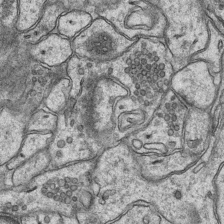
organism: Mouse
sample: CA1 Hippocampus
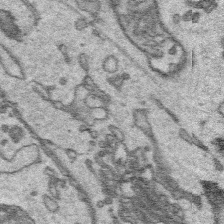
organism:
--
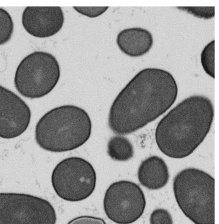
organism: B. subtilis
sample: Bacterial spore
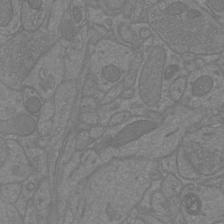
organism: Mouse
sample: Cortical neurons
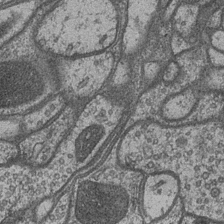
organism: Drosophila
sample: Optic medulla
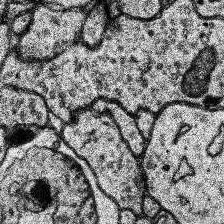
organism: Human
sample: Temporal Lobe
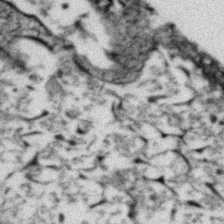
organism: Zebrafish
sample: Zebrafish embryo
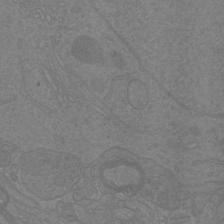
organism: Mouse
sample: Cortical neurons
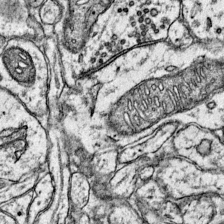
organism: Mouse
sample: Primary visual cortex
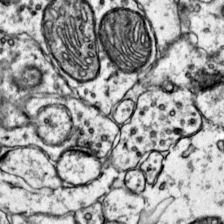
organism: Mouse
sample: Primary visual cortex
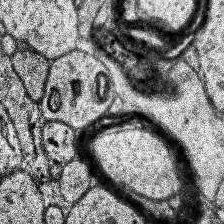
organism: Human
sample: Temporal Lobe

About this exercise: Find each line in the material above that carries the string "sample", and copy it.

Exercise solution:
sample: CA1 Hippocampus
sample: Bacterial spore
sample: Cortical neurons
sample: Optic medulla
sample: Temporal Lobe
sample: Zebrafish embryo
sample: Cortical neurons
sample: Primary visual cortex
sample: Primary visual cortex
sample: Temporal Lobe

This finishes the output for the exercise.